─── EXTRACTED INFORMATION ───

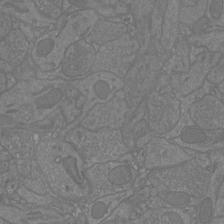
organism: Mouse
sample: Cortical neurons
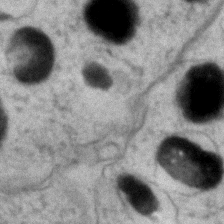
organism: Zebrafish
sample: Zebrafish embryo
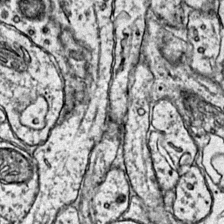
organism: Mouse
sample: Primary visual cortex
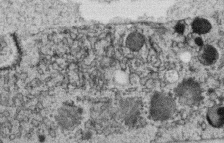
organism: C. elegans
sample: C. elegans oocyte; sperm cells
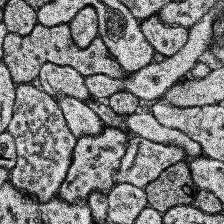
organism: Human
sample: Temporal Lobe
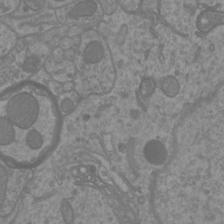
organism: Mouse
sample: Cortical neurons
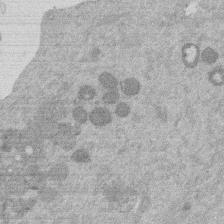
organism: Mouse
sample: Dividing mouse embryo 1 cell stage
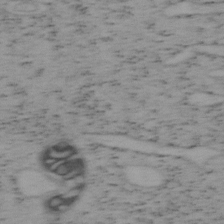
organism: Mouse
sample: OT-I killer T cells with ID8 ovarian cancer cells
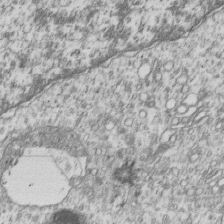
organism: Human
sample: MDA-MB-231 cells
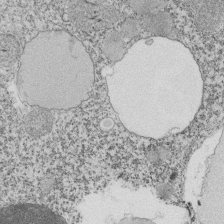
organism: Tetrahymena
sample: Cilia in tetrahymena
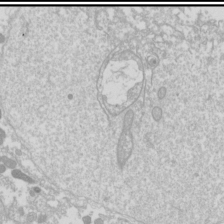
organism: Drosophila
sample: Cell division; meiosis; drosophila spermatocytes
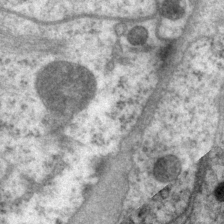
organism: P. pacificus
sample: Pharynx
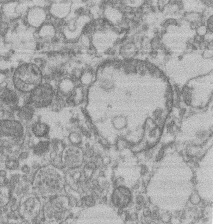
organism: Mouse
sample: T cell stromal cell synapse
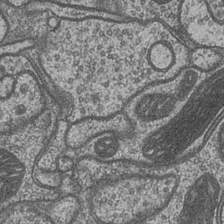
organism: Drosophila
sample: Optic medulla
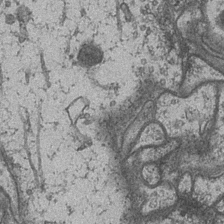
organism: Drosophila
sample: Optic medulla
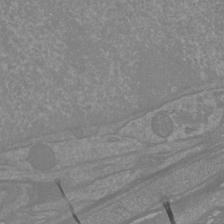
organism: Mouse
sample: Cortical neurons
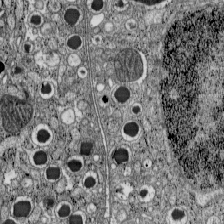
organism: C57BL Mouse
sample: Pancreatic islet
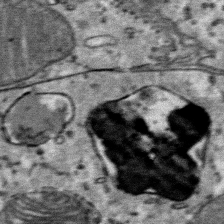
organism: Mouse
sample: Mouse Salivary gland
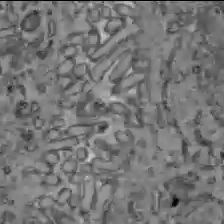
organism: C57BL Mouse
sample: Liver
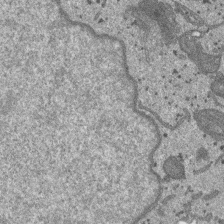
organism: Human
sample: Lung epithelial cells infected with SARS-CoV-2
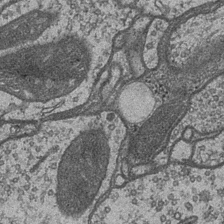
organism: Drosophila
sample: Optic medulla
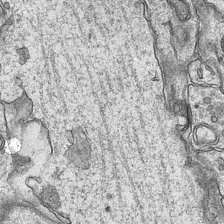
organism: Mouse
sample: CA1 Hippocampus
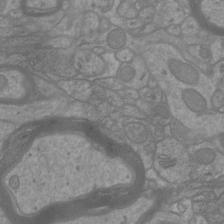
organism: Mouse
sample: Cortical neurons
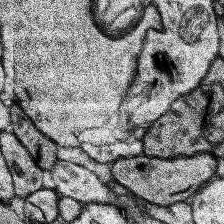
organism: Human
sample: Temporal Lobe
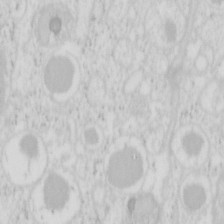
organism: Mouse
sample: Pancreas
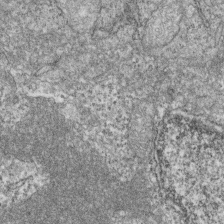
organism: Zebrafish
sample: Cilia; retinal pigment epithelium
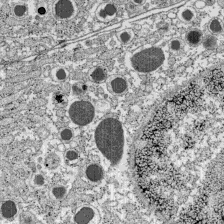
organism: C57BL Mouse
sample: Pancreatic islet
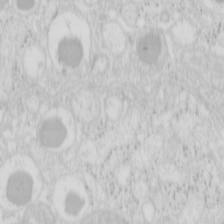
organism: Mouse
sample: Pancreas
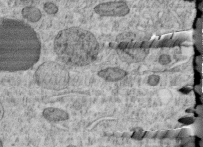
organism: C. elegans
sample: C. elegans embryo early stage
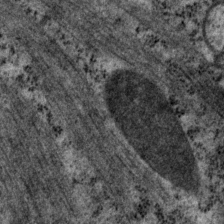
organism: P. pacificus
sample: Pharynx
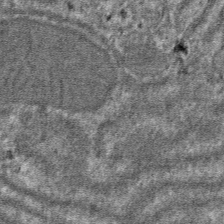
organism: Mouse
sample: Mouse hepatocytes
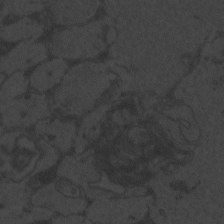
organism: Zebrafish
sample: Macrophage infected with Toxoplasma gondii
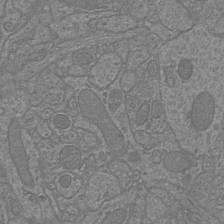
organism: Mouse
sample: Cortical neurons
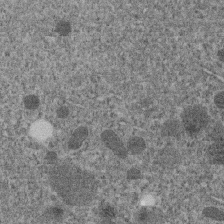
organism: C. elegans
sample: C. elegans embryo early stage
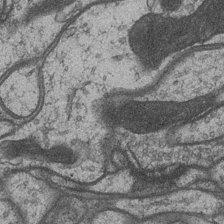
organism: Drosophila
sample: Optic medulla
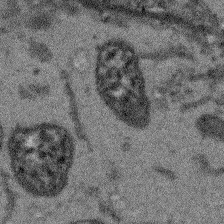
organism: Arabidopsis thaliana
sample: Root tip
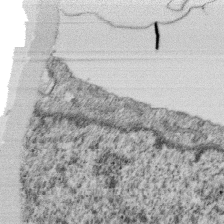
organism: African green monkey
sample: Vero E6 cells infected with SARS-CoV-2
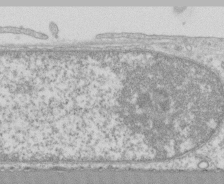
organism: Human
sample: CRL-1474
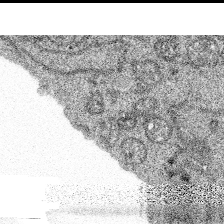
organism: Spongilla lacustris
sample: Multiple
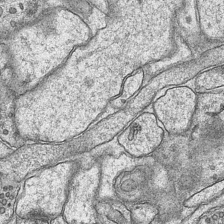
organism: Mouse
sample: CA1 Hippocampus
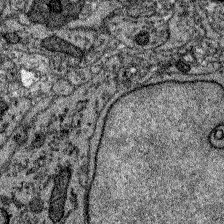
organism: Zebrafish
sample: Larval olfactory bulb
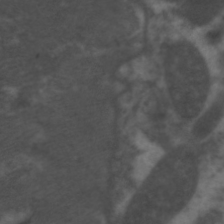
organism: C. elegans
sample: Pharynx
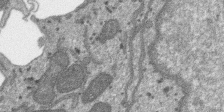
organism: Human
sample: Lung epithelial cells infected with SARS-CoV-2
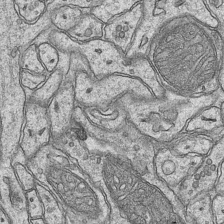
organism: Mouse
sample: CA1 Hippocampus
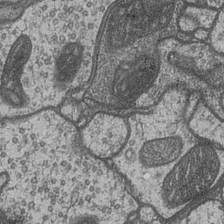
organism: Drosophila
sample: Optic medulla
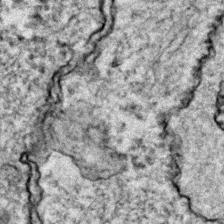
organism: Zebrafish
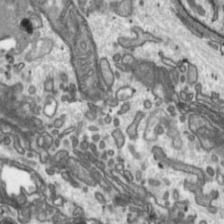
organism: Toxoplasma gondii
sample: Parasites in a vacuole inside a host cell
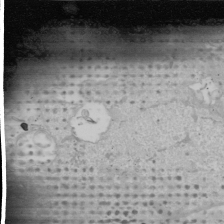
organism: Human
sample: Mitochondria in U2OS cells
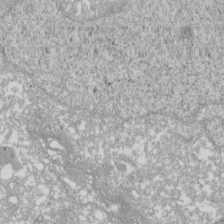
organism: Xenopus
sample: Cilia; centrioles in frog embryo cells
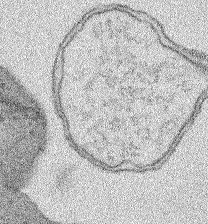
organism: Human
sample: HeLa cells
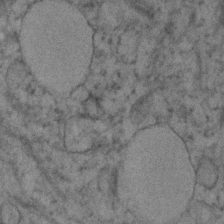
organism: Human
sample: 1205lu cells
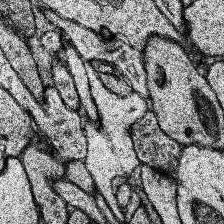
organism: Human
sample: Temporal Lobe
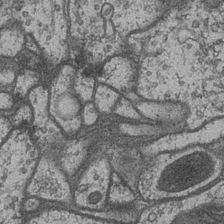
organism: Drosophila
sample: Optic medulla
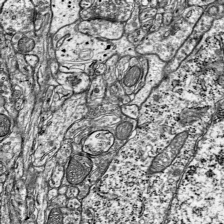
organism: Mouse
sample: Visual Cortex
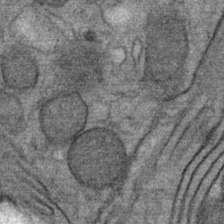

───

> **WORK TO BE COMPLETED**: Word-for-word output of every record is needed, with images omitted.

> **RESPONSE TO THIS EXERCISE**:
organism: Mouse
sample: Cortical neurons
organism: Zebrafish
sample: Zebrafish embryo
organism: Mouse
sample: Primary visual cortex
organism: C. elegans
sample: C. elegans oocyte; sperm cells
organism: Human
sample: Temporal Lobe
organism: Mouse
sample: Cortical neurons
organism: Mouse
sample: Dividing mouse embryo 1 cell stage
organism: Mouse
sample: OT-I killer T cells with ID8 ovarian cancer cells
organism: Human
sample: MDA-MB-231 cells
organism: Tetrahymena
sample: Cilia in tetrahymena
organism: Drosophila
sample: Cell division; meiosis; drosophila spermatocytes
organism: P. pacificus
sample: Pharynx
organism: Mouse
sample: T cell stromal cell synapse
organism: Drosophila
sample: Optic medulla
organism: Drosophila
sample: Optic medulla
organism: Mouse
sample: Cortical neurons
organism: C57BL Mouse
sample: Pancreatic islet
organism: Mouse
sample: Mouse Salivary gland
organism: C57BL Mouse
sample: Liver
organism: Human
sample: Lung epithelial cells infected with SARS-CoV-2
organism: Drosophila
sample: Optic medulla
organism: Mouse
sample: CA1 Hippocampus
organism: Mouse
sample: Cortical neurons
organism: Human
sample: Temporal Lobe
organism: Mouse
sample: Pancreas
organism: Zebrafish
sample: Cilia; retinal pigment epithelium
organism: C57BL Mouse
sample: Pancreatic islet
organism: Mouse
sample: Pancreas
organism: C. elegans
sample: C. elegans embryo early stage
organism: P. pacificus
sample: Pharynx
organism: Mouse
sample: Mouse hepatocytes
organism: Zebrafish
sample: Macrophage infected with Toxoplasma gondii
organism: Mouse
sample: Cortical neurons
organism: C. elegans
sample: C. elegans embryo early stage
organism: Drosophila
sample: Optic medulla
organism: Arabidopsis thaliana
sample: Root tip
organism: African green monkey
sample: Vero E6 cells infected with SARS-CoV-2
organism: Human
sample: CRL-1474
organism: Spongilla lacustris
sample: Multiple
organism: Mouse
sample: CA1 Hippocampus
organism: Zebrafish
sample: Larval olfactory bulb
organism: C. elegans
sample: Pharynx
organism: Human
sample: Lung epithelial cells infected with SARS-CoV-2
organism: Mouse
sample: CA1 Hippocampus
organism: Drosophila
sample: Optic medulla
organism: Zebrafish
organism: Toxoplasma gondii
sample: Parasites in a vacuole inside a host cell
organism: Human
sample: Mitochondria in U2OS cells
organism: Xenopus
sample: Cilia; centrioles in frog embryo cells
organism: Human
sample: HeLa cells
organism: Human
sample: 1205lu cells
organism: Human
sample: Temporal Lobe
organism: Drosophila
sample: Optic medulla
organism: Mouse
sample: Visual Cortex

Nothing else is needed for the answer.